= Community displacement =

Community displacement is the movement of a population out of a neighborhood as formal or informal redevelopment occurs. Community displacement is a key argument against informal and formal urban renewal projects. The implication is that the benefits calculus undervalues the interests of the community residents who will be displaced.

==Terminology==
The 1949 Housing Act described the movement of populations out of blighted areas as planned shrinkage. The academic literature describes this movement as serial displacement. Recently, the terms urban displacement and community displacement are used commonly.

===Related terms===
Community displacement is used to describe movement in urban areas, while development-induced displacement typically describes movement connected with rural projects, such as dam projects. Community displacement should not be confused with white flight, a phenomenon whereby white residents voluntarily move away from an area as it increases in racial diversity.

==Causes==
The predominant generator of population displacement is government sponsored projects: new highways, education campuses, hospitals, and other urban renewal projects. Housing projects may displace people temporarily. In the 1960s, the preference was for high-density projects which did not result in net displacement. Low-density projects may or may not cause a net displacement.
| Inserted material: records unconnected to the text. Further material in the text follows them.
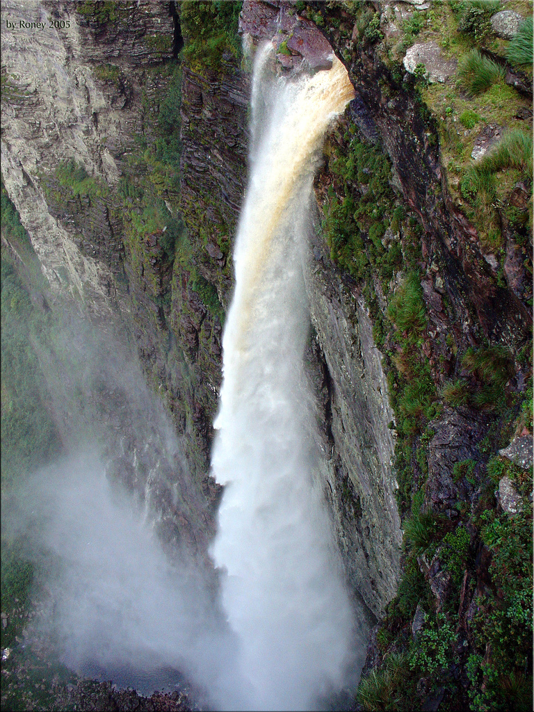 o olho da cachoeira da fumaca vista por cima... um dia excepcional com muita agua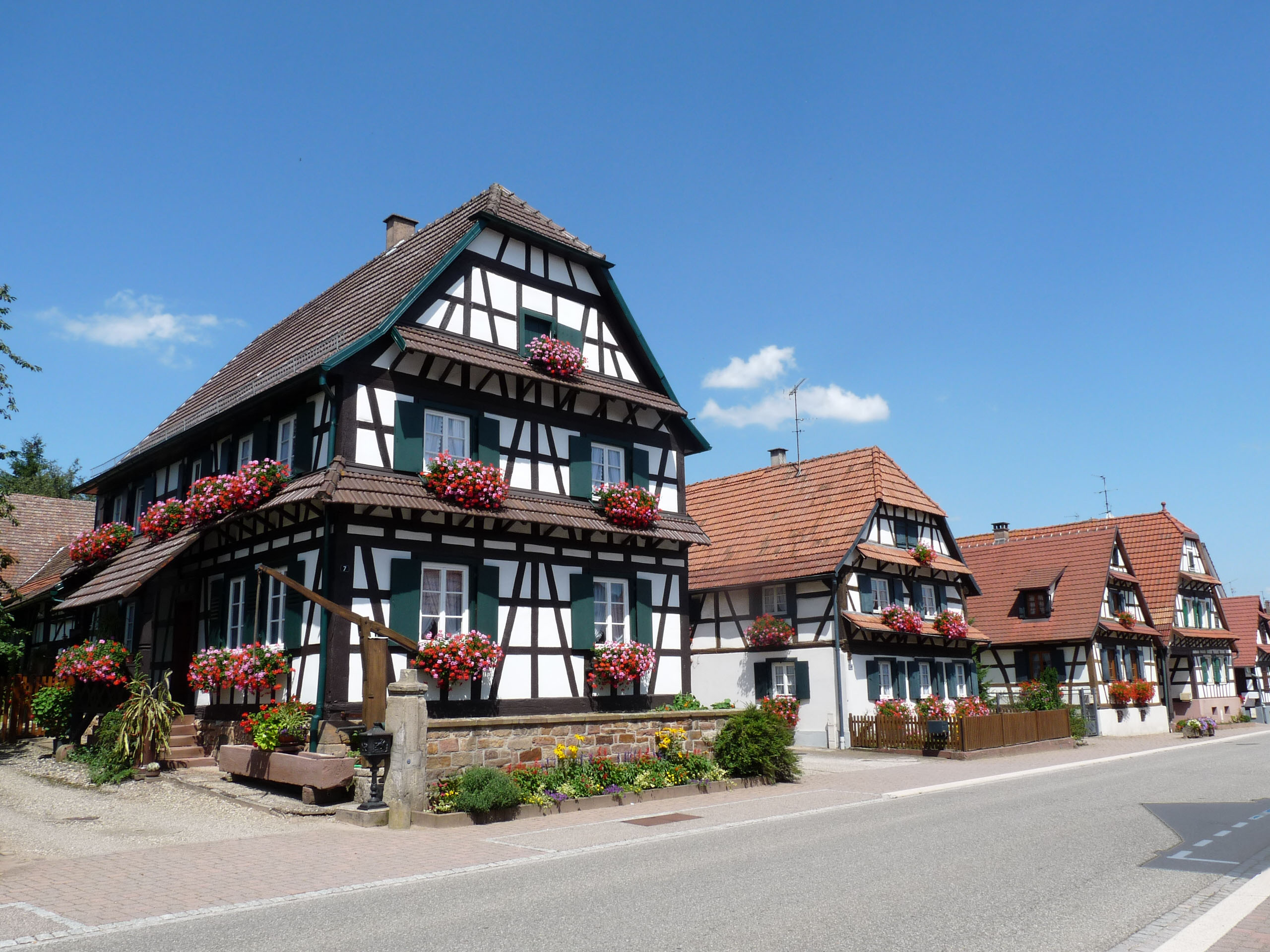 Maisons à colombages et fontaine à balancier à Betschdorf (Bas-Rhin)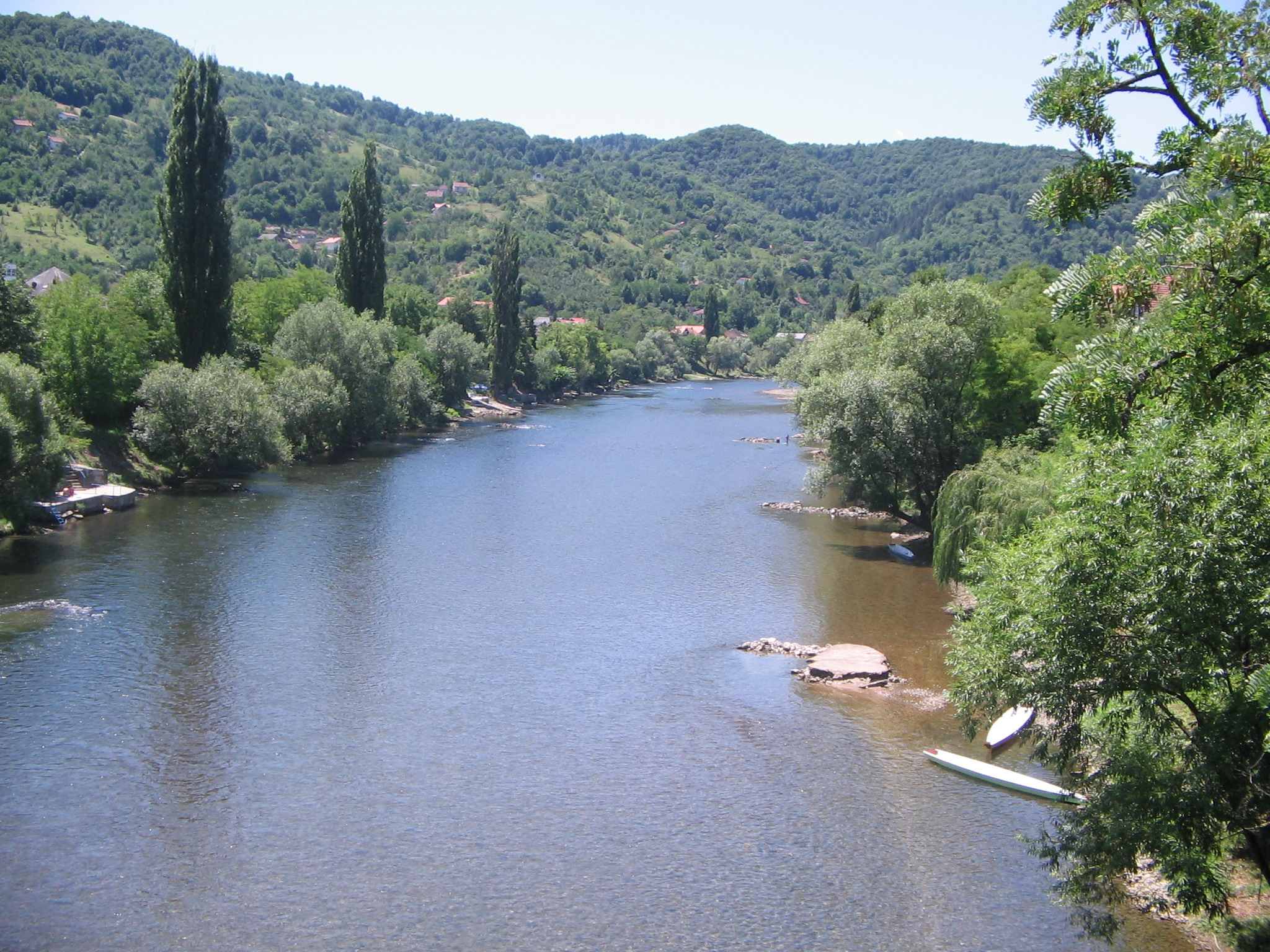 Врбас са Зеленог моста у Бањој Луци.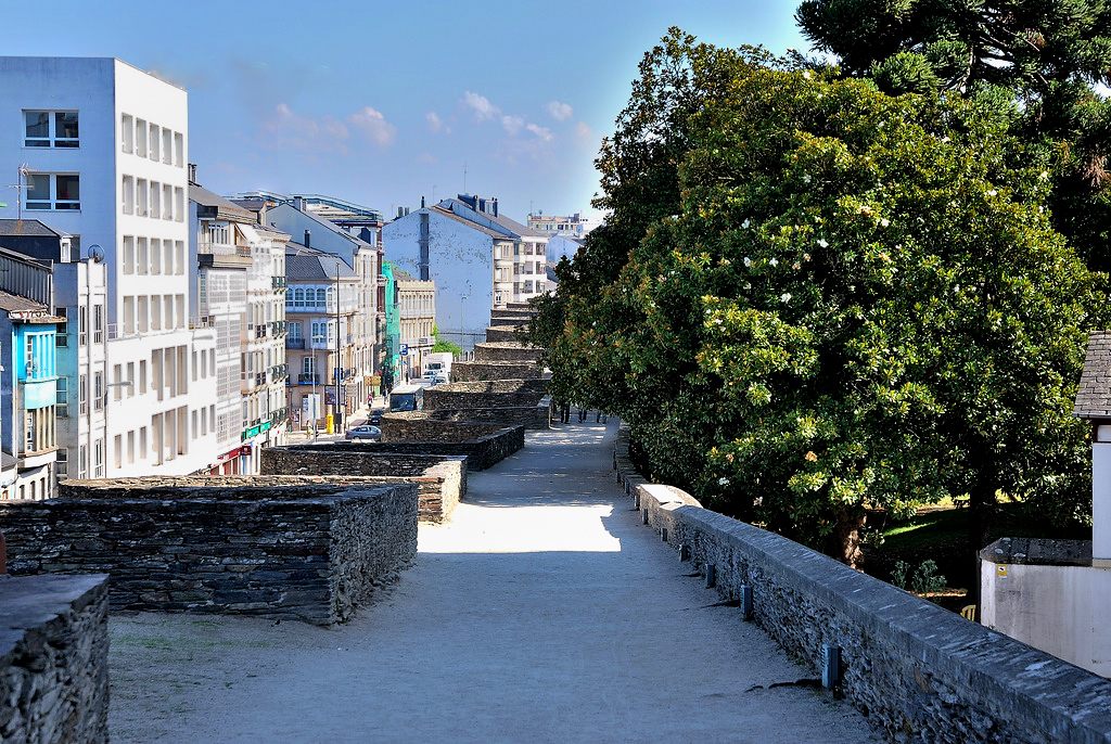 promenade au dessus du rempart romain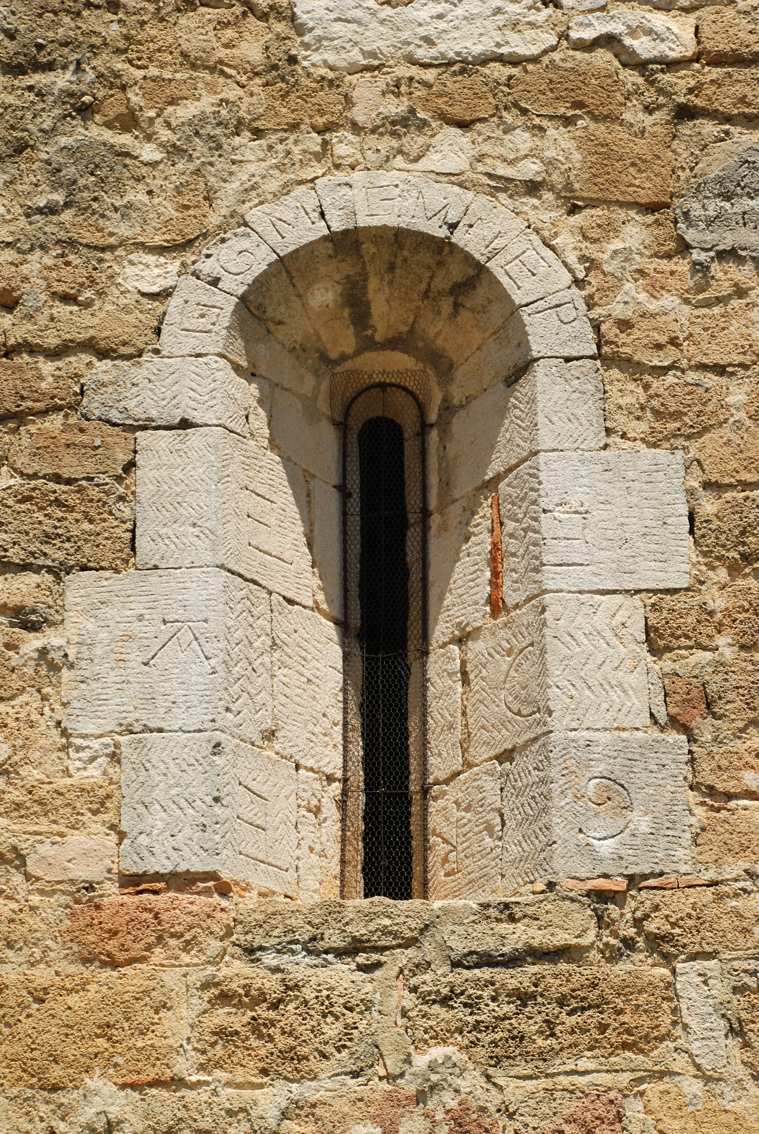 France - Drôme - Église Saint-Pierre-ès-Liens de Colonzelle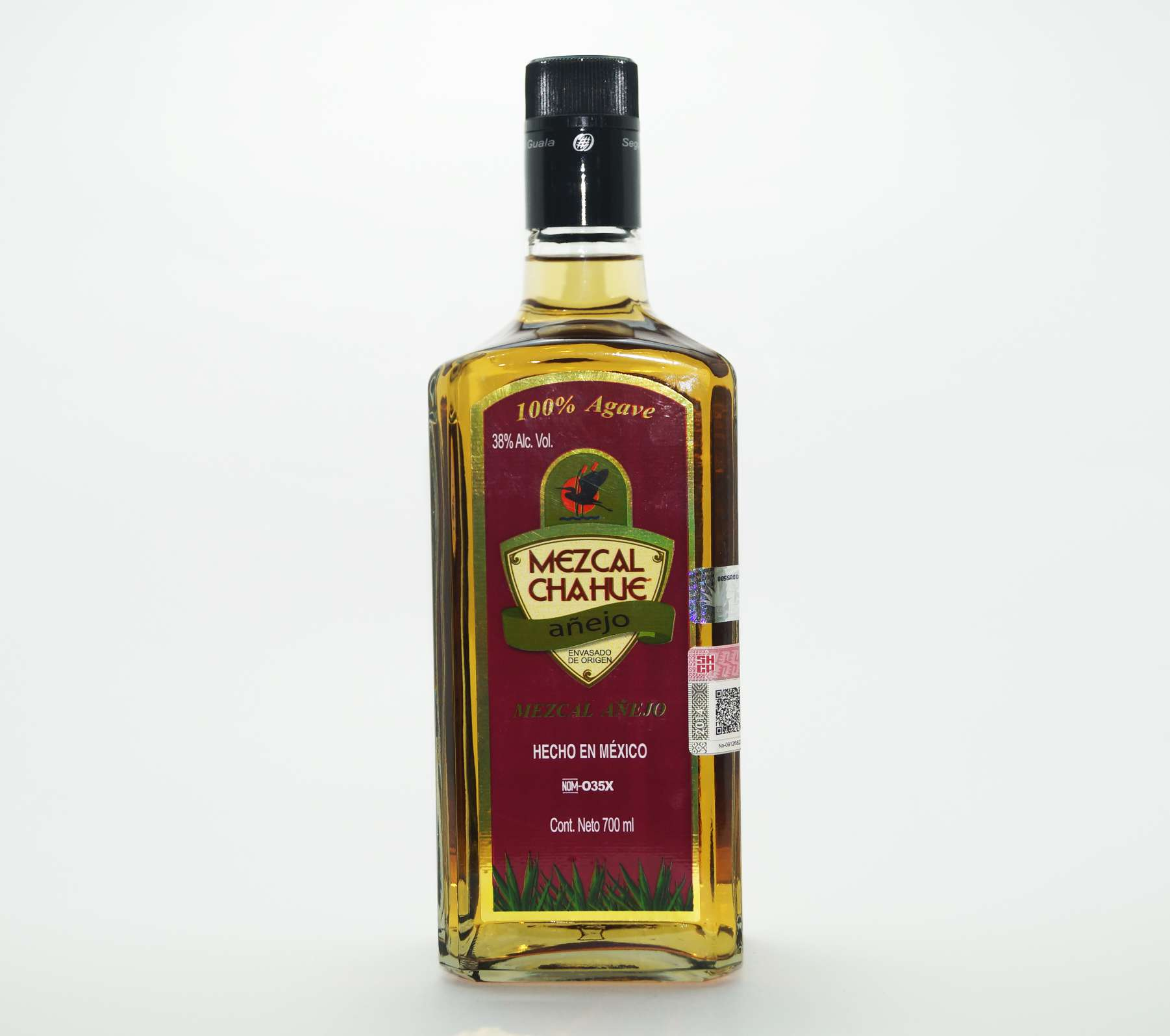 Mezcal añejado 1 año en barrica de roble blanco, certificado ante el Consejo Regulador del Mezcal.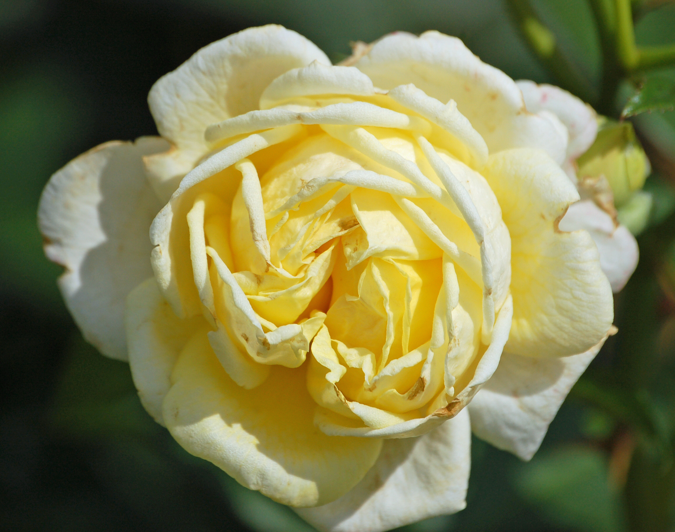 Beetrose Karl-Polberger-Rose (Kordes 2007).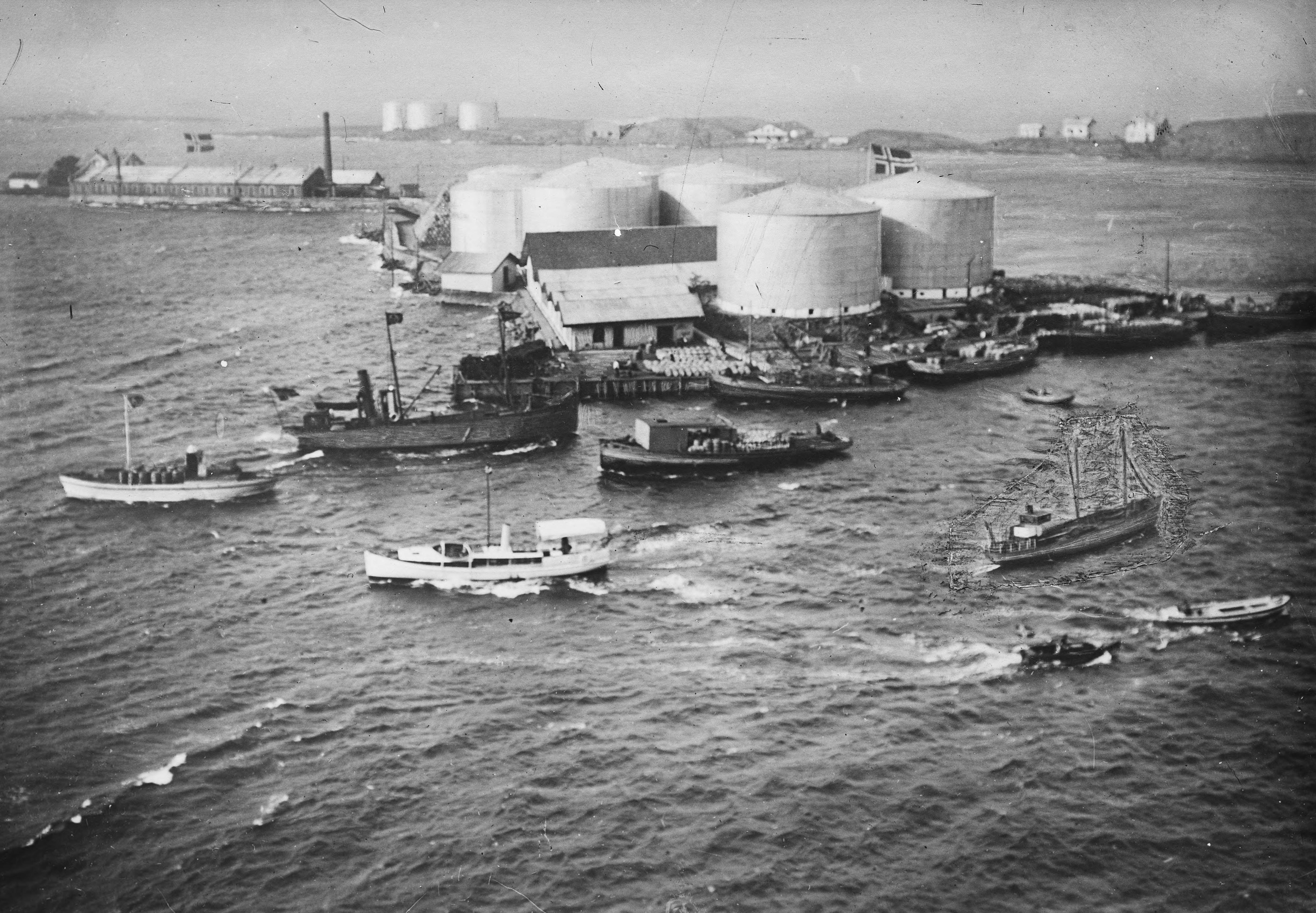 Bildet er hentet fra Nasjonalbibliotekets bildesamling. Anmerkninger til bildet var: Påskrift eske: Østlandske 1917 Oslo, Oslo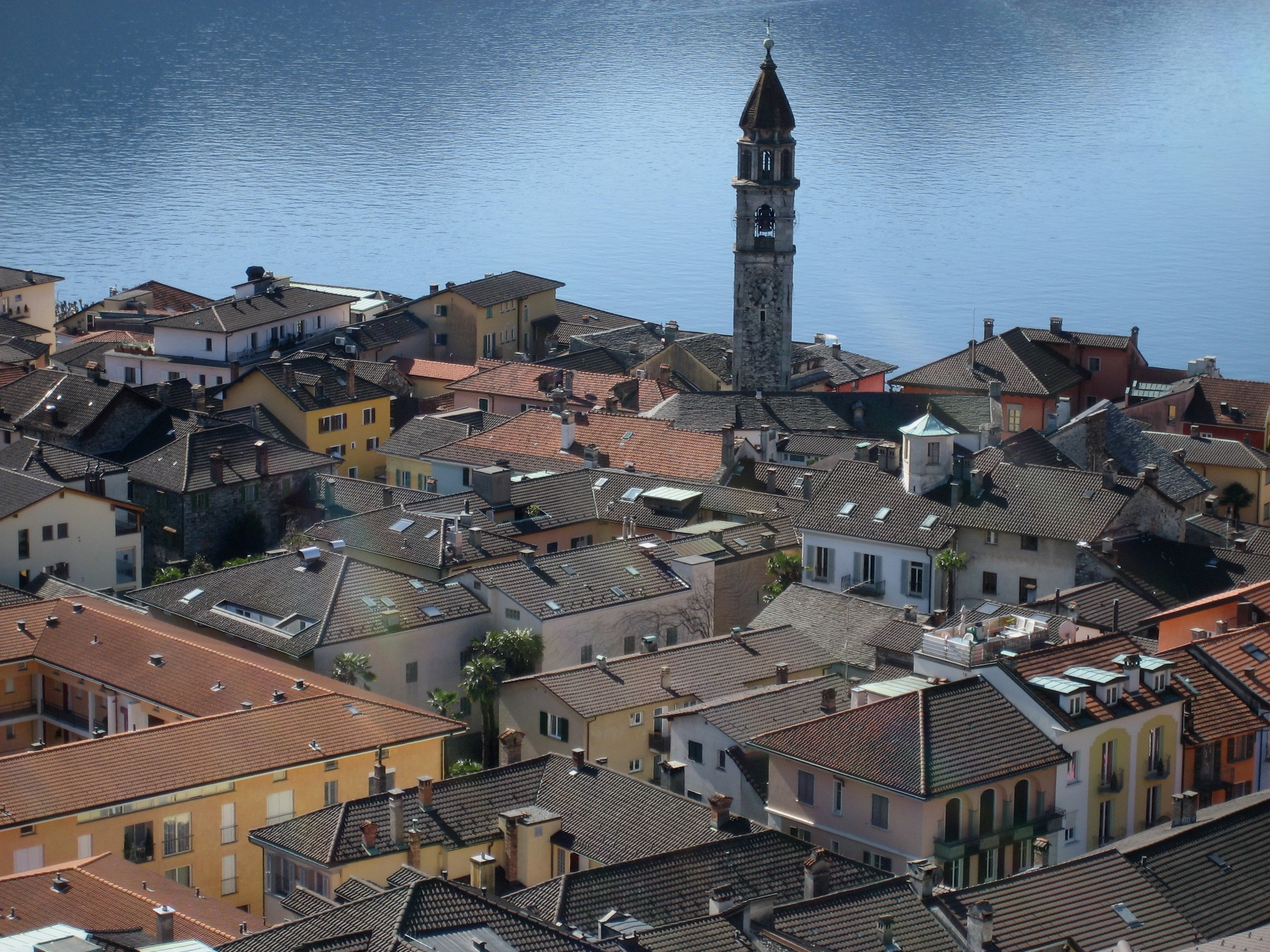 Dächer des Kerns Ascona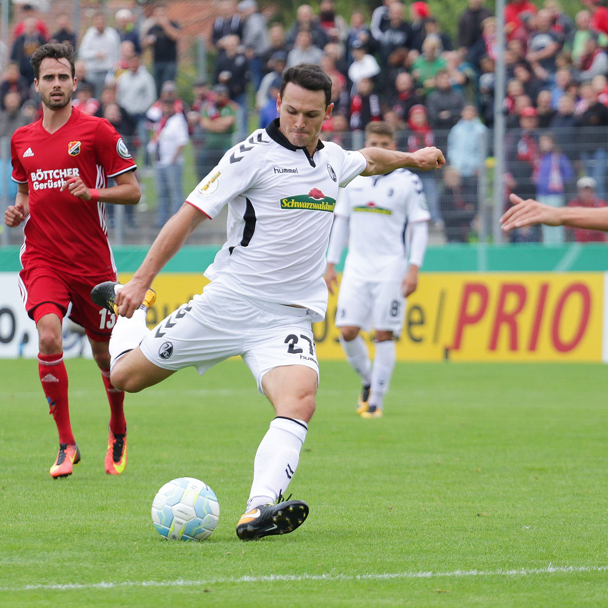 Nicolas Höfler beim DFB-Pokalspiel VfB Germania Halberstadt vs. SC Freiburg

Community displacement may be a result of gentrification, the informal redevelopment that occurs when new, and typically richer people, move into a neighborhood. It is the result of urban redevelopment of a residential neighborhood to non-residential uses including retail, education, healthcare, and transportation. However, community displacement is not the same thing as gentrification. It may be a byproduct, but it is not a necessary result. New York City's gentrification of the financial district produced no outflow of population. It did not significantly change the cost of living in the neighborhood.

==Effects==
It is often criticized because displaced residents have limited options to buy or rent equivalent housing in alternative areas at the same price. If they stay, prices for products, services, and taxes in the local area rise and existing social networks are disturbed.

Economist Lance Freeman concluded that displacement plays a minor role, if any, as a force of change in gentrifying neighborhoods.